Get a reliable retirement income stream – and pay no tax on it
Financial worries can overshadow retirement. Over60 sat down with Michael Holmes, financial advisor and author of Super Smart Money: A guide to the most efficient retirement income streams for Australians for his top tips.
“Retirees should buy the golden goose and live off the golden eggs,” Michael says. “In other words, the ideal solution is where you take a weekly, fortnightly, or monthly ‘wage’ from the cash account within your investment portfolio, without ever selling off the assets so that they can continue to fill the cash account.”
Super is super
If you’re over 60 you can access your superannuation tax-free, there is no tax on your earnings through super and no tax on what you pay yourself from your super.
Michael recommends the SMSF (self-managed super fund) to his clients: “These offer the most flexibility and freedom, and I manage them on my client’s behalf to ensure they get the most out of their fund as possible. They’re so liquid and the money can be accessed any time if you need it.”
Don’t be afraid of shares
Even the word “shares” can fill many of us with dread. Surely the stock market is akin to gambling. But not if you follow certain guidelines, Michael explains.
“Within the SMSF, I would only invest in a niche of Australian industrial companies. We’re talking 20 companies out of a possible 2000 on the stock exchange.”
Michael advises you forget about share price and instead look at year on year performance. “Share price is only a guide of where a company is trading, but what fills your bank account is the profit and the dividends you’re paid,” he says.

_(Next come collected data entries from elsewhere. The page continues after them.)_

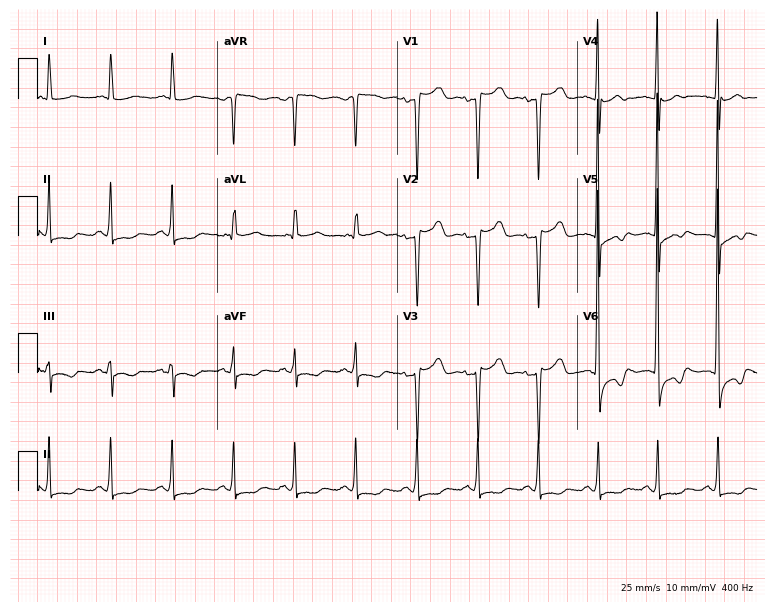
ECG (7.3-second recording at 400 Hz) — a 59-year-old female patient. Screened for six findings — first-degree AV block, right bundle branch block (RBBB), left bundle branch block (LBBB), sinus bradycardia, atrial fibrillation (AF), sinus tachycardia — none is recorded. Other findings, if any, are not listed.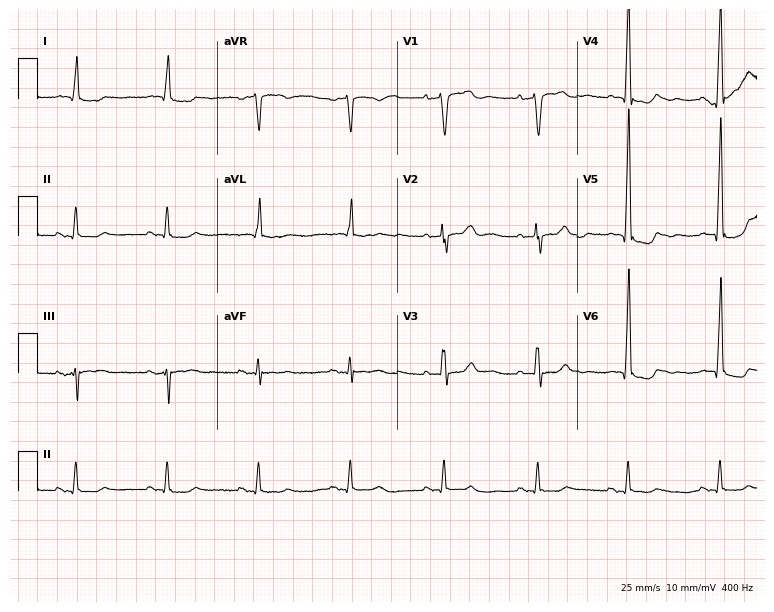
Electrocardiogram, a male patient, 85 years old. Of the six screened findings (first-degree AV block, right bundle branch block, left bundle branch block, sinus bradycardia, atrial fibrillation, sinus tachycardia), none is recorded. Other findings, if any, are not listed.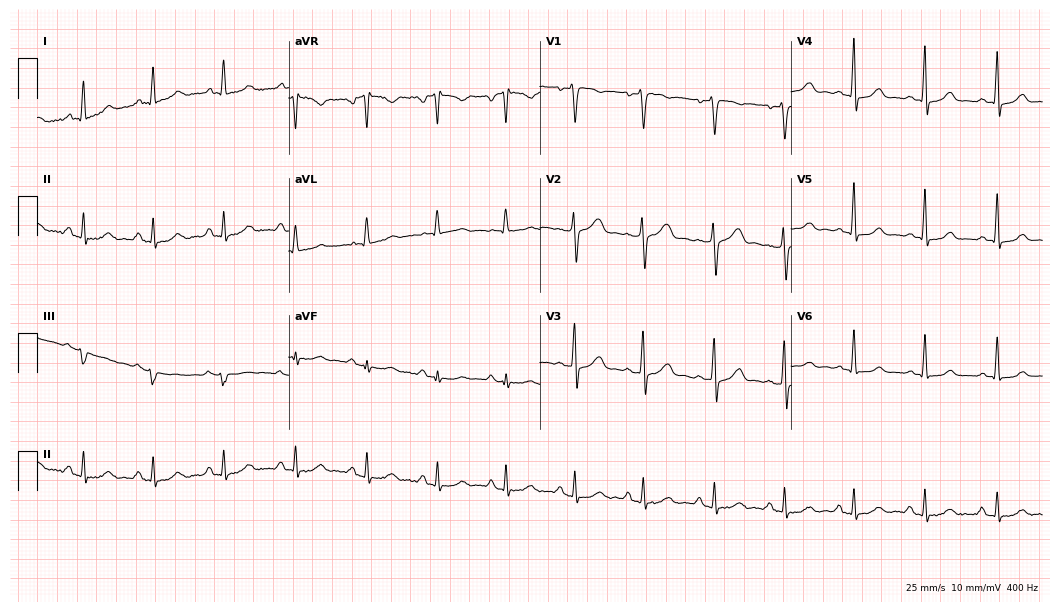
ECG — a 43-year-old female patient. Screened for six findings — first-degree AV block, right bundle branch block, left bundle branch block, sinus bradycardia, atrial fibrillation, sinus tachycardia — none is recorded. Findings outside these six are not listed.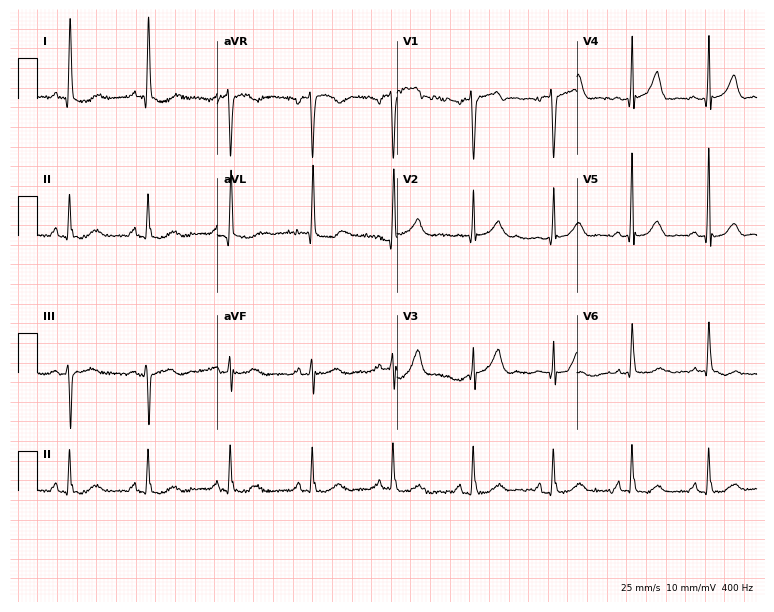
ECG — a female, 69 years old. Screened for six findings — first-degree AV block, right bundle branch block, left bundle branch block, sinus bradycardia, atrial fibrillation, sinus tachycardia — none is recorded. Findings outside these six are not listed.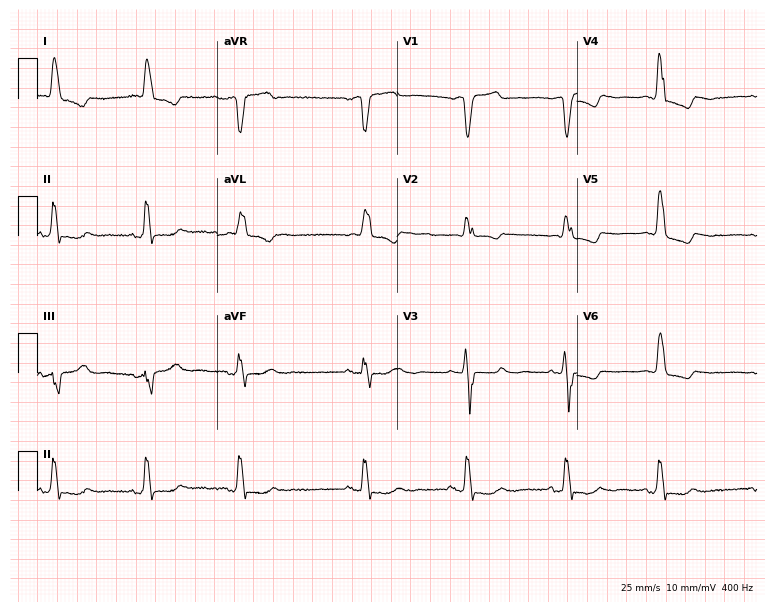
Resting 12-lead electrocardiogram (7.3-second recording at 400 Hz). Patient: a female, 84 years old. None of these six findings is recorded: first-degree AV block, right bundle branch block (RBBB), left bundle branch block (LBBB), sinus bradycardia, atrial fibrillation (AF), sinus tachycardia. Findings outside these six are not listed.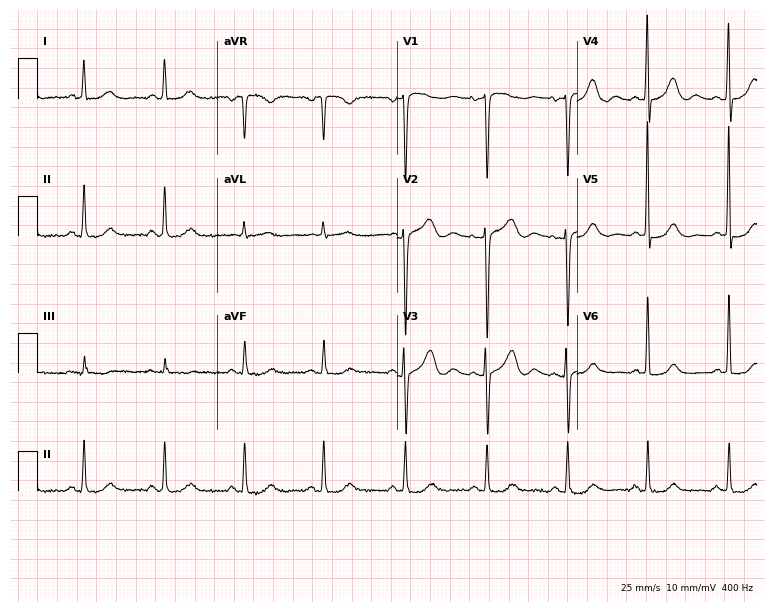
12-lead ECG from a female patient, 82 years old (7.3-second recording at 400 Hz). No first-degree AV block, right bundle branch block (RBBB), left bundle branch block (LBBB), sinus bradycardia, atrial fibrillation (AF) or sinus tachycardia recorded for this tracing. Only these six findings were labelled.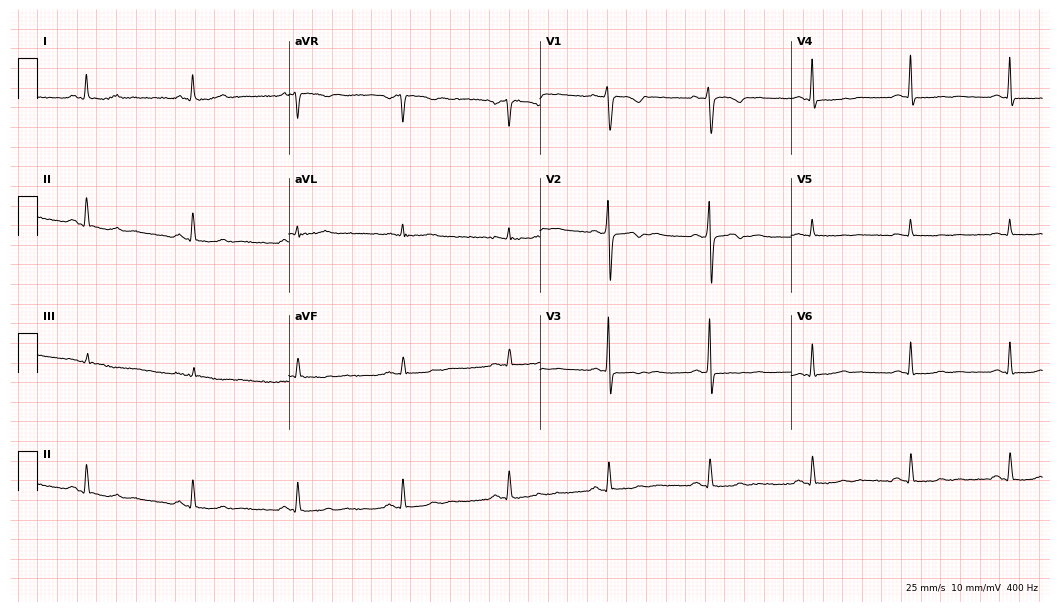
ECG — a 42-year-old female. Screened for six findings — first-degree AV block, right bundle branch block (RBBB), left bundle branch block (LBBB), sinus bradycardia, atrial fibrillation (AF), sinus tachycardia — none is recorded.

There are certain companies that essentially give you a pay rise every year, without you lifting a finger, for example Commonwealth Bank of Australia and Woolworths. These companies fulfill the strict criteria Michael recommends you look for in investments:
1. High Return on Equity (ROE)
This is the amount of money the company makes from its assets. 15 per cent and over would be good. CBA makes 18 per cent.
2. Durable Competitive Advantage
This means the company must dominate the market they’re in, meaning your money is safe in the long term and is a reliable investment. This reliable cash flow gives you a realistic estimate of your annual investment income so you can budget accordingly.
3. Attractive payout ratio
Look for companies that, as well as satisfying the above criteria, pay out less than 100 per cent of their profits- ideally around 70 per cent. This means they plough 30 per cent of their profits back into the business, meaning they’re more likely to be sustained in the future while still giving you a healthy income.
4. Fully franked dividends
This means that the company pays the tax for you. So, for example, if you are paid 5 per cent on a $1million investment, that’s $50,000. But you also receive an additional $21,000 in tax refunds because the company has already paid the tax on your behalf.
5. Defies the Yield Trap
Having a high yield percentage figure can seem attractive, but it’s an abstract number and only captures a frozen moment in time. 9 per cent of one investment could easily pay you the same as 5 per cent of another. The key is to fulfill the criteria above and work out what you will likely be paid- in dollars, not percentages- from your investment. Know exactly what you own and what it’s worth, and avoid having your entire portfolio blurred into one final dollar value in a total return-style managed fund.